То же можно сказать и о культурных революциях и антиреволюциях, хотя их связь с изменением базиса более свободна. Прогресс общества рано или поздно приводит к культурным революциям; регресс – к культурным антиреволюциям. В философии, например, ясно видны взлеты VI-IV веков до н. э. (от Фалеса до Аристотеля); XI – начала XIV веков (от Абеляра до Оккама) и XVI – первой половины XIX веков н. э. (от Ф Бэкона до Маркса) и сменившие их падения, особенно глубокие на излете Античности (после Плотина), в Италии после конца Ренессанса и на Западе во второй половине XX века, которые привели к почти полной гибели философии.

Своеобразное положение занимают революции в технике. Производственные отношения стимулируют труд людей и их мысль; мысль побуждает к изобретению новых орудий труда, с помощью которых осваиваются новые формы хозяйства. Реализация мысли – новая техника – будучи применена в производстве, увеличивает производительность труда и тем самым ставит под вопрос старые производственные отношения.

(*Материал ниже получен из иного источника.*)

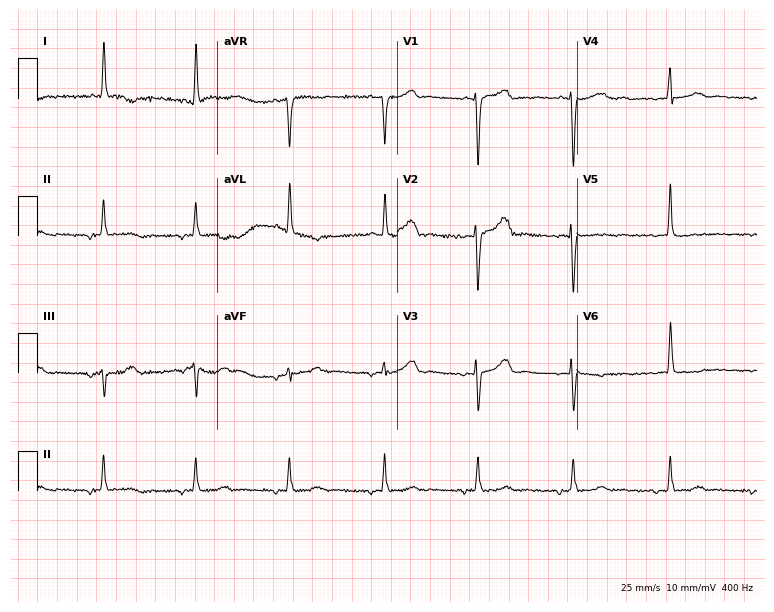
12-lead ECG (7.3-second recording at 400 Hz) from a female patient, 49 years old. Screened for six findings — first-degree AV block, right bundle branch block (RBBB), left bundle branch block (LBBB), sinus bradycardia, atrial fibrillation (AF), sinus tachycardia — none is recorded.

Техническая революция сопровождала возникновение классового общества из предклассового и капиталистического из докапиталистического – два наиболее крупных перелома в истории человечества, часто (как у Дж. Д. Бернала) считающиеся единственными

Возможно, что такова и социальная роль НТР. Автоматизация производства, избавляющая работника от непосредственного контакта с предметом труда и оставляющая ему управленческие функции, очевидно, потребует в скором времени упразднения эксплуатации и замены классового общества бесклассовым.